WHAT YOU WILL DO:
Restate word for word the entries below, starting with the line with "21.089 | 20.149 |" and continuing through the line with "8.911 | 7.327 |". Include both of those lines and no others.

INPUT DATA:
============

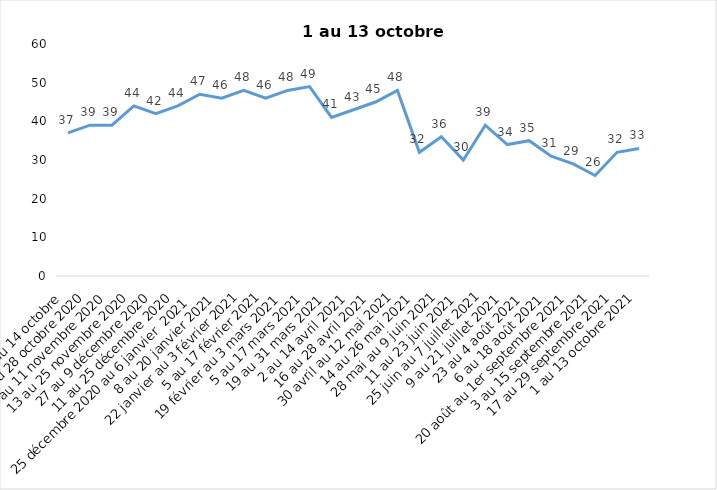
| Category | Toujours aux trois mesures |
|---|---|
| 2 au 14 octobre  | 37 |
| 16 au 28 octobre 2020 | 39 |
| 30 octobre au 11 novembre 2020 | 39 |
| 13 au 25 novembre 2020 | 44 |
| 27 au 9 décembre 2020 | 42 |
| 11 au 25 décembre 2020 | 44 |
| 25 décembre 2020 au 6 janvier  2021 | 47 |
| 8 au 20 janvier 2021 | 46 |
| 22 janvier au 3 février 2021 | 48 |
| 5 au 17 février 2021 | 46 |
| 19 février au 3 mars 2021 | 48 |
| 5 au 17 mars 2021 | 49 |
| 19 au 31 mars 2021 | 41 |
| 2 au 14 avril 2021 | 43 |
| 16 au 28 avril 2021 | 45 |
| 30 avril au 12 mai 2021 | 48 |
| 14 au 26 mai 2021 | 32 |
| 28 mai au 9 juin 2021 | 36 |
| 11 au 23 juin 2021 | 30 |
| 25 juin au 7 juillet 2021 | 39 |
| 9 au 21 juillet 2021 | 34 |
| 23 au 4 août 2021 | 35 |
| 6 au 18 août 2021 | 31 |
| 20 août au 1er septembre 2021 | 29 |
| 3 au 15 septembre 2021 | 26 |
| 17 au 29 septembre 2021 | 32 |
| 1 au 13 octobre 2021 | 33 |
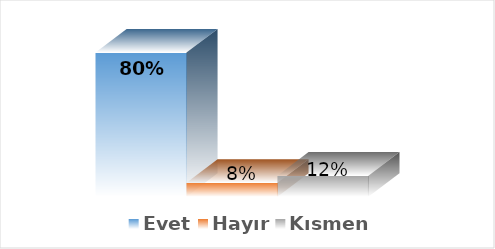
| Category | Evet | Hayır | Kısmen |
|---|---|---|---|
| 0 | 0.804 | 0.078 | 0.118 |
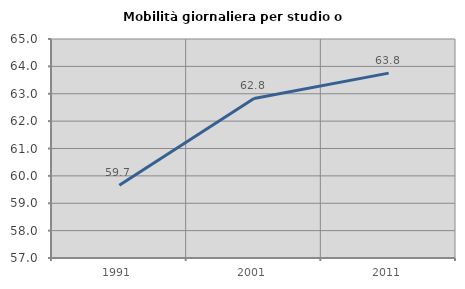
| Category | Mobilità giornaliera per studio o lavoro |
|---|---|
| 1991.0 | 59.657 |
| 2001.0 | 62.829 |
| 2011.0 | 63.754 |
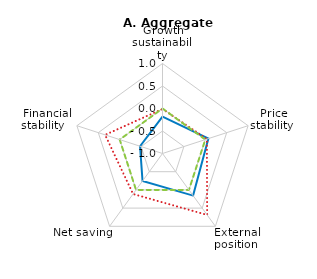
| Category | 2016Q3 (or latest data available) | 2007 | Long-term average |
|---|---|---|---|
| Growth sustainability | -0.18 | -0.011 | 0 |
| Price
stability  | 0.072 | 0.037 | 0 |
| External
position  | 0.157 | 0.688 | 0 |
| Net saving | -0.245 | 0.113 | 0 |
| Financial
stability    | -0.476 | 0.341 | 0 |
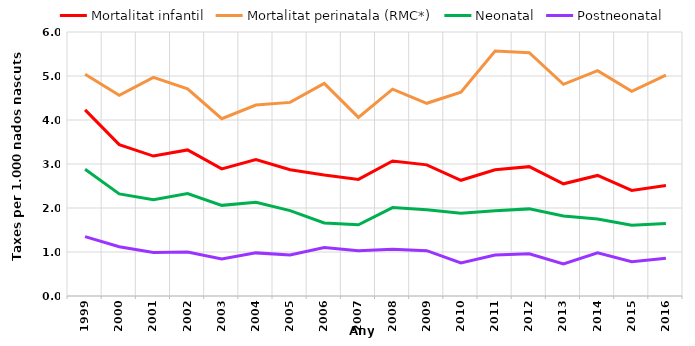
| Category | Mortalitat infantil | Mortalitat perinatala (RMC*) | Neonatal | Postneonatal |
|---|---|---|---|---|
| 1999.0 | 4.23 | 5.04 | 2.88 | 1.35 |
| 2000.0 | 3.44 | 4.56 | 2.32 | 1.12 |
| 2001.0 | 3.18 | 4.97 | 2.19 | 0.99 |
| 2002.0 | 3.32 | 4.71 | 2.33 | 1 |
| 2003.0 | 2.89 | 4.03 | 2.06 | 0.84 |
| 2004.0 | 3.1 | 4.34 | 2.13 | 0.98 |
| 2005.0 | 2.87 | 4.4 | 1.94 | 0.93 |
| 2006.0 | 2.75 | 4.83 | 1.66 | 1.1 |
| 2007.0 | 2.65 | 4.06 | 1.62 | 1.03 |
| 2008.0 | 3.07 | 4.7 | 2.01 | 1.06 |
| 2009.0 | 2.98 | 4.38 | 1.96 | 1.03 |
| 2010.0 | 2.63 | 4.63 | 1.88 | 0.75 |
| 2011.0 | 2.87 | 5.57 | 1.94 | 0.93 |
| 2012.0 | 2.94 | 5.53 | 1.98 | 0.96 |
| 2013.0 | 2.55 | 4.81 | 1.82 | 0.73 |
| 2014.0 | 2.74 | 5.12 | 1.75 | 0.98 |
| 2015.0 | 2.4 | 4.65 | 1.61 | 0.78 |
| 2016.0 | 2.51 | 5.02 | 1.65 | 0.86 |
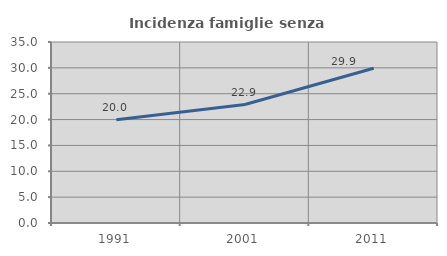
| Category | Incidenza famiglie senza nuclei |
|---|---|
| 1991.0 | 19.962 |
| 2001.0 | 22.911 |
| 2011.0 | 29.917 |
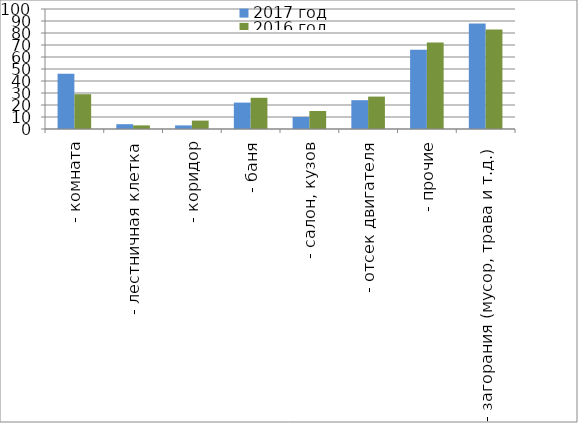
| Category | 2017 год | 2016 год |
|---|---|---|
|  - комната | 46 | 29 |
|  - лестничная клетка | 4 | 3 |
|  - коридор | 3 | 7 |
|  - баня | 22 | 26 |
|  - салон, кузов | 10 | 15 |
|  - отсек двигателя | 24 | 27 |
| - прочие | 66 | 72 |
| - загорания (мусор, трава и т.д.)  | 88 | 83 |
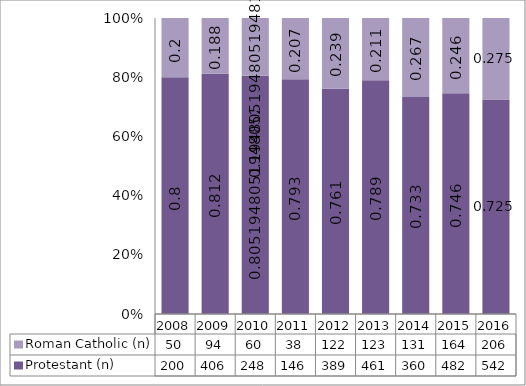
| Category | Protestant (n) | Roman Catholic (n) |
|---|---|---|
| 2008.0 | 200 | 50 |
| 2009.0 | 406 | 94 |
| 2010.0 | 248 | 60 |
| 2011.0 | 146 | 38 |
| 2012.0 | 389 | 122 |
| 2013.0 | 461 | 123 |
| 2014.0 | 360 | 131 |
| 2015.0 | 482 | 164 |
| 2016.0 | 542 | 206 |
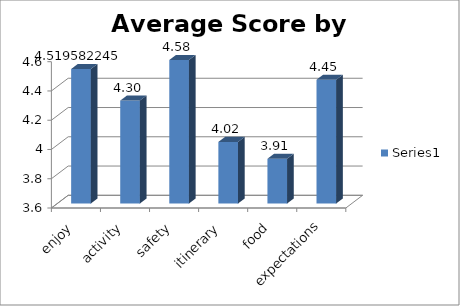
| Category | Series 0 |
|---|---|
| enjoy | 4.52 |
| activity | 4.304 |
| safety | 4.581 |
| itinerary | 4.021 |
| food | 3.906 |
| expectations | 4.446 |
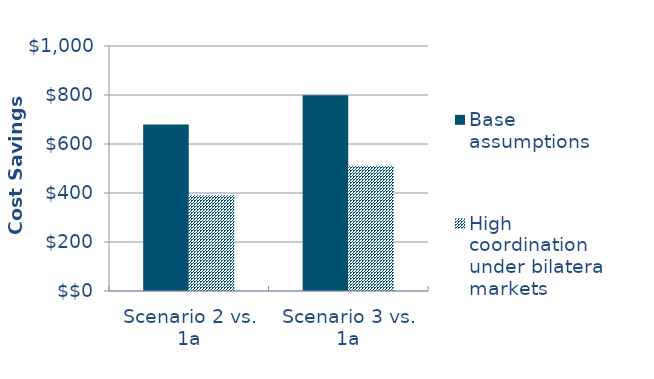
| Category | Base assumptions  | High coordination under bilateral markets |
|---|---|---|
| Scenario 2 vs. 1a | -679.806 | -391.282 |
| Scenario 3 vs. 1a | -799.049 | -510.525 |
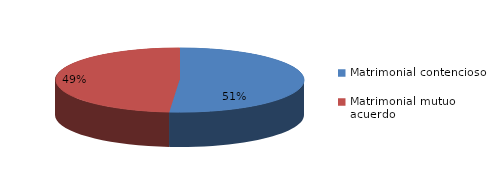
| Category | Series 0 |
|---|---|
| 0 | 59 |
| 1 | 56 |
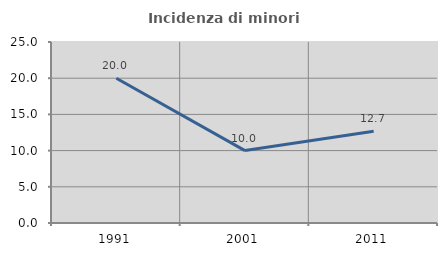
| Category | Incidenza di minori stranieri |
|---|---|
| 1991.0 | 20 |
| 2001.0 | 10 |
| 2011.0 | 12.658 |
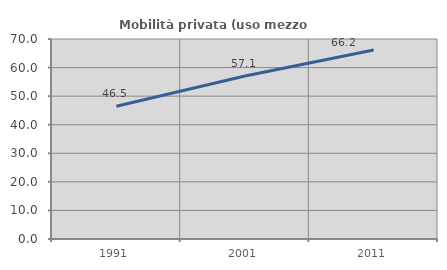
| Category | Mobilità privata (uso mezzo privato) |
|---|---|
| 1991.0 | 46.465 |
| 2001.0 | 57.052 |
| 2011.0 | 66.164 |
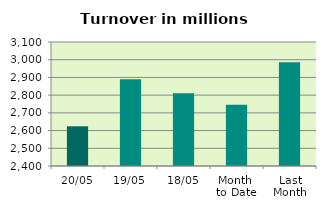
| Category | Series 0 |
|---|---|
| 20/05 | 2623.992 |
| 19/05 | 2890.051 |
| 18/05 | 2811.071 |
| Month 
to Date | 2745.566 |
| Last
Month | 2985.476 |
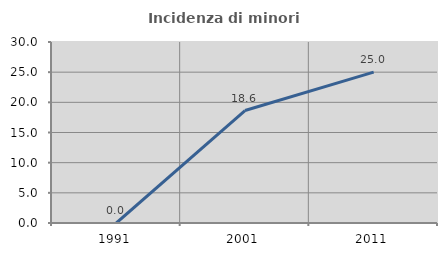
| Category | Incidenza di minori stranieri |
|---|---|
| 1991.0 | 0 |
| 2001.0 | 18.644 |
| 2011.0 | 25 |
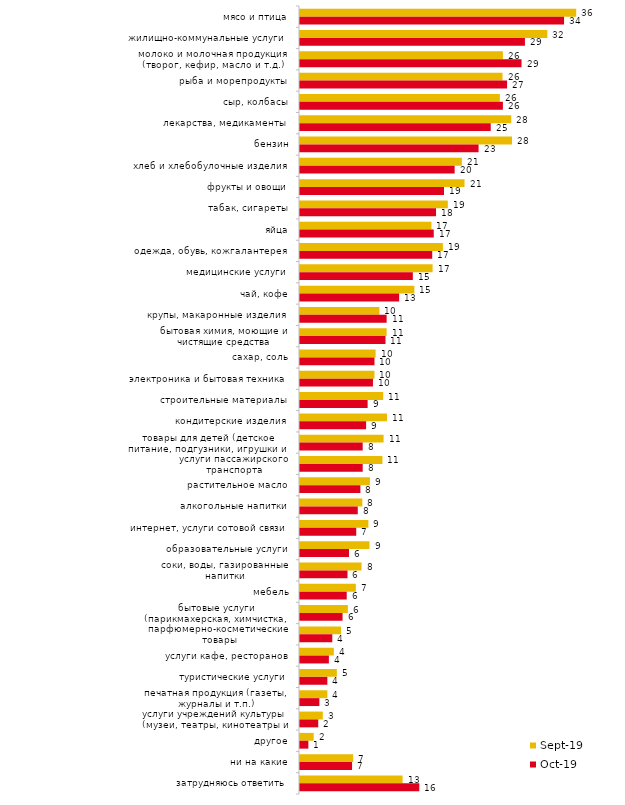
| Category | сен.19 | окт.19 |
|---|---|---|
| мясо и птица | 35.99 | 34.406 |
| жилищно-коммунальные услуги | 32.228 | 29.307 |
| молоко и молочная продукция (творог, кефир, масло и т.д.) | 26.436 | 28.861 |
| рыба и морепродукты | 26.386 | 26.98 |
| сыр, колбасы | 26.04 | 26.436 |
| лекарства, медикаменты | 27.525 | 24.851 |
| бензин | 27.624 | 23.267 |
| хлеб и хлебобулочные изделия | 21.089 | 20.149 |
| фрукты и овощи | 21.436 | 18.762 |
| табак, сигареты | 19.257 | 17.723 |
| яйца | 17.129 | 17.426 |
| одежда, обувь, кожгалантерея | 18.614 | 17.228 |
| медицинские услуги | 17.277 | 14.703 |
| чай, кофе | 14.901 | 12.921 |
| крупы, макаронные изделия | 10.347 | 11.287 |
| бытовая химия, моющие и чистящие средства | 11.287 | 11.139 |
| сахар, соль | 9.851 | 9.703 |
| электроника и бытовая техника | 9.703 | 9.505 |
| строительные материалы | 10.842 | 8.812 |
| кондитерские изделия | 11.337 | 8.614 |
| товары для детей (детское питание, подгузники, игрушки и т.п.) | 10.891 | 8.168 |
| услуги пассажирского транспорта | 10.743 | 8.168 |
| растительное масло | 9.109 | 7.871 |
| алкогольные напитки | 8.119 | 7.525 |
| интернет, услуги сотовой связи | 8.911 | 7.327 |
| образовательные услуги | 9.059 | 6.386 |
| соки, воды, газированные напитки | 8.02 | 6.188 |
| мебель | 7.277 | 6.089 |
| бытовые услуги (парикмахерская, химчистка, ателье и т.д.) | 6.238 | 5.545 |
| парфюмерно-косметические товары | 5.347 | 4.208 |
| услуги кафе, ресторанов | 4.406 | 3.762 |
| туристические услуги | 4.802 | 3.564 |
| печатная продукция (газеты, журналы и т.п.) | 3.564 | 2.525 |
| услуги учреждений культуры (музеи, театры, кинотеатры и т.п.) | 2.97 | 2.376 |
| другое | 1.782 | 1.089 |
| ни на какие | 6.931 | 6.782 |
| затрудняюсь ответить | 13.366 | 15.545 |
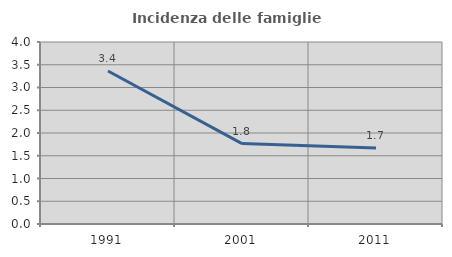
| Category | Incidenza delle famiglie numerose |
|---|---|
| 1991.0 | 3.364 |
| 2001.0 | 1.767 |
| 2011.0 | 1.668 |
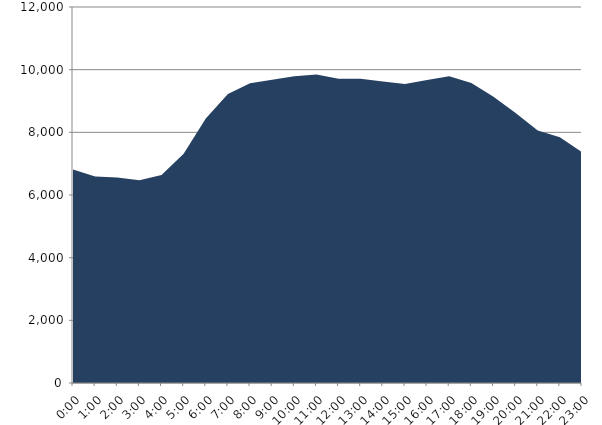
| Category | Series 0 | Series 1 |
|---|---|---|
| 2022-11-16 |  | 6809.857 |
| 2022-11-16 01:00:00 |  | 6588.729 |
| 2022-11-16 02:00:00 |  | 6562.219 |
| 2022-11-16 03:00:00 |  | 6467.313 |
| 2022-11-16 04:00:00 |  | 6636.995 |
| 2022-11-16 05:00:00 |  | 7312.756 |
| 2022-11-16 06:00:00 |  | 8443.014 |
| 2022-11-16 07:00:00 |  | 9220.649 |
| 2022-11-16 08:00:00 |  | 9564.158 |
| 2022-11-16 09:00:00 |  | 9675.149 |
| 2022-11-16 10:00:00 |  | 9789.332 |
| 2022-11-16 11:00:00 |  | 9845.228 |
| 2022-11-16 12:00:00 |  | 9706.26 |
| 2022-11-16 13:00:00 |  | 9712.658 |
| 2022-11-16 14:00:00 |  | 9619.974 |
| 2022-11-16 15:00:00 |  | 9543.012 |
| 2022-11-16 16:00:00 |  | 9672.208 |
| 2022-11-16 17:00:00 |  | 9788.439 |
| 2022-11-16 18:00:00 |  | 9571.46 |
| 2022-11-16 19:00:00 |  | 9133.84 |
| 2022-11-16 20:00:00 |  | 8613.797 |
| 2022-11-16 21:00:00 |  | 8058.733 |
| 2022-11-16 22:00:00 |  | 7840.636 |
| 2022-11-16 23:00:00 |  | 7365.27 |
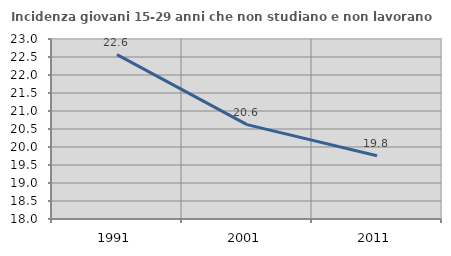
| Category | Incidenza giovani 15-29 anni che non studiano e non lavorano  |
|---|---|
| 1991.0 | 22.566 |
| 2001.0 | 20.621 |
| 2011.0 | 19.756 |
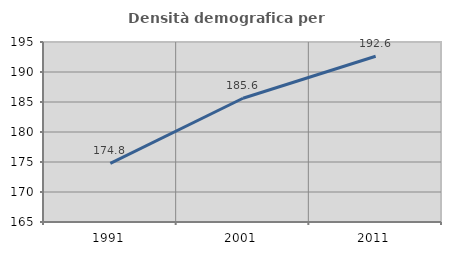
| Category | Densità demografica |
|---|---|
| 1991.0 | 174.775 |
| 2001.0 | 185.621 |
| 2011.0 | 192.617 |
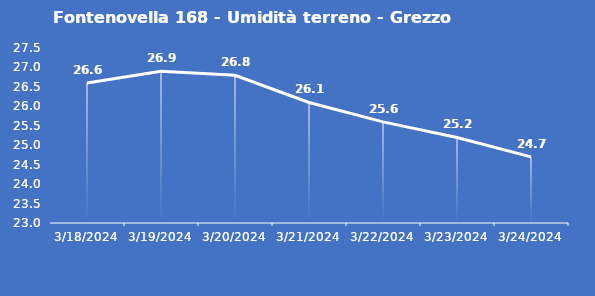
| Category | Fontenovella 168 - Umidità terreno - Grezzo (%VWC) |
|---|---|
| 3/18/24 | 26.6 |
| 3/19/24 | 26.9 |
| 3/20/24 | 26.8 |
| 3/21/24 | 26.1 |
| 3/22/24 | 25.6 |
| 3/23/24 | 25.2 |
| 3/24/24 | 24.7 |

============

ANSWER FOR THIS EXERCISE:
| хлеб и хлебобулочные изделия | 21.089 | 20.149 |
| фрукты и овощи | 21.436 | 18.762 |
| табак, сигареты | 19.257 | 17.723 |
| яйца | 17.129 | 17.426 |
| одежда, обувь, кожгалантерея | 18.614 | 17.228 |
| медицинские услуги | 17.277 | 14.703 |
| чай, кофе | 14.901 | 12.921 |
| крупы, макаронные изделия | 10.347 | 11.287 |
| бытовая химия, моющие и чистящие средства | 11.287 | 11.139 |
| сахар, соль | 9.851 | 9.703 |
| электроника и бытовая техника | 9.703 | 9.505 |
| строительные материалы | 10.842 | 8.812 |
| кондитерские изделия | 11.337 | 8.614 |
| товары для детей (детское питание, подгузники, игрушки и т.п.) | 10.891 | 8.168 |
| услуги пассажирского транспорта | 10.743 | 8.168 |
| растительное масло | 9.109 | 7.871 |
| алкогольные напитки | 8.119 | 7.525 |
| интернет, услуги сотовой связи | 8.911 | 7.327 |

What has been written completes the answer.